My take on SQL is to abstract it whenever possible, as you always have to escape your values and the SQL syntax is generally easy to get wrong, without any static syntax control what-so-ever.

 

sqlinsert below takes $values as an associative array of column values.

 

sqlquery is just mysql_query with error reporting via e-mail, so you can directly replace it with mysql_query.

 

You can thank me later.

 

Cheers,

Anders

 

function esc($text)

{

    return mysql_real_escape_string($text);

}

 

function sqlinsert($table, $values)

{

    $len = sizeof($values);

    if ($len > 0)

    {

        $query = "INSERT INTO $table ( ";

        $first = true;

        foreach ($values as $column => $value)

        {

            $query .=!$first ? ', ' : '';

            $first = false;

            $query .= "`$column`";

        }

 

        $query .= ' ) VALUES ( ';

 

        $first = true;

        foreach ($values as $column => $value)

        {

            $query .=!$first ? ', ' : '';

            $first = false;

            $query .= "'" . esc($value) . "'";

        }

 

        $query .= ' )';

        sqlquery($query);

        return mysql_insert_id();

    }

 

    return false;

}

 

 

[kevonini]

I am a newbie and your abstraction has me more confused than before.

[redsmurph]

Replace:

sqlquery --> mysqli_query

mysql_insert_id --> mysqli_insert_id

 

Then run the function like this:

 

$id_appointments = sqlinsert('appointments', array('username' => $username, ...));

 

or create the array first and put it in the call:

 

$values = array();

$values['username'] = $username;

...

$id_appointments = sqlinsert('appointments', $values);

 

If you want to test on the result:

 

if ($id_appointments !== false)

{

    // It worked !

}

else

{

    // It failed !

}

 

Cheers,

Anders

[kevonini]

A few issues....not sure what parameters to use now for the mysqli_query - normally i use the ($link, $query) now it is picking up the link as null...also not sure what to use for mysqli_insert_id...thought it wud be the link but that is showing as null as well. A number of warnings for the escape sequence part as well.

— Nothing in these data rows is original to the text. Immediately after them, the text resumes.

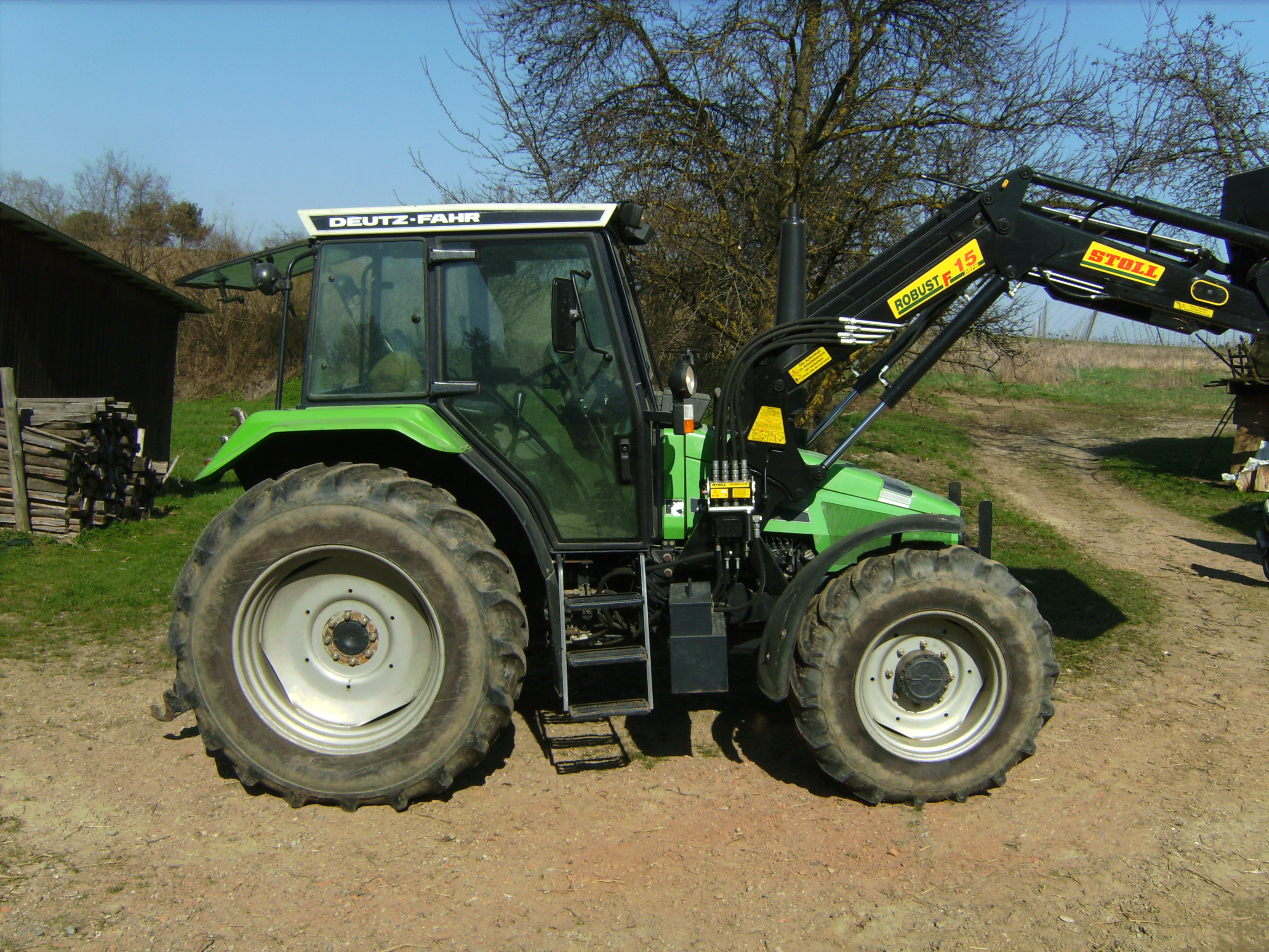 Deutz-Fahr AgroXtra 4.47 mit Stoll-Frontlader
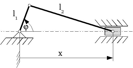 Schubkurbelgetriebe
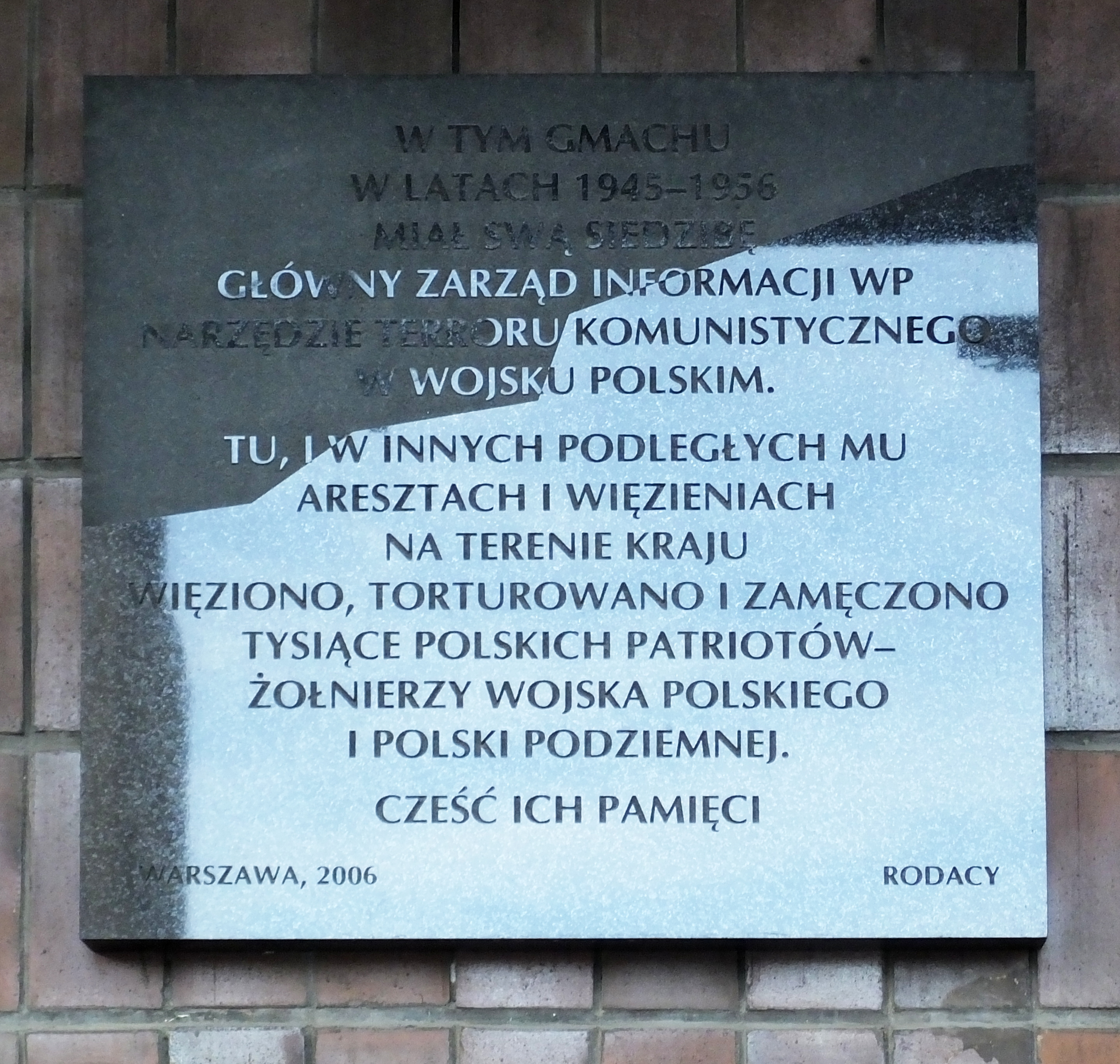 Jedna z tablic opisujących historię gmachu wojskowego na rogu ul. Oczki i Chałubińskiego w Warszawie
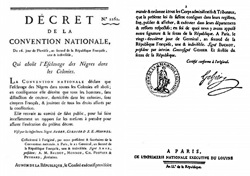 Fac similé du décret d'abolition de l'esclavage du 16 pluviôse an II (4 février 1794). Lire sur Wikisource
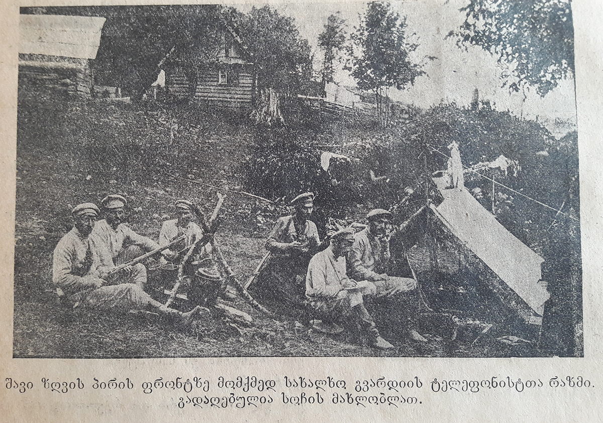 სახალხო გვარდიის ტელეფონისტთა რაზმი სოჭის რაიონში. 1919 წ.

Warning: mysqli_real_escape_string() expects exactly 2 parameters, 1 given in C:\xampp\htdocs\confirm_appointment.php on line 57

 

Warning: mysqli_query() expects parameter 1 to be mysqli, null given in C:\xampp\htdocs\confirm_appointment.php on line 82

 

Warning: mysqli_insert_id() expects parameter 1 to be mysqli, null given in C:\xampp\htdocs\confirm_appointment.php on line 83

 

[kevonini]

figured out the last two warnings...but the first one is still an issue and the insert still did not work.

[redsmurph]

I never use mysqli, so I wasn't aware of differences, but this seems to explain it:

 

link: A link identifier returned by mysqli_connect() or mysqli_init()

 

So you need to add $connect to both esc and sqlinsert and add $connect to the call of esc.

 

function esc($connect, $text)

{

    return mysql_real_escape_string($connect, $text);

}

 

I hope you can "connect the dots".

[kevonini]

Warnings figured out and after the abstraction it comes back to the same issue....something wrong with the syntax of my query...

[redsmurph]

Echo mysqli_error($connect) if it still fails.

[kevonini]

I did that already that's how I know it's still the sql syntax.

[redsmurph]

Please state the complete query string (the completed $query in sqlinsert).

 

I suspect the table somehow doesn't match what you try to insert.

[kevonini]

Think i'm going to call this one a loss and change the requirements for the query... this is a small issue and it's taking up too much time....Thanks much for all the assistance....I learnt quite a lot!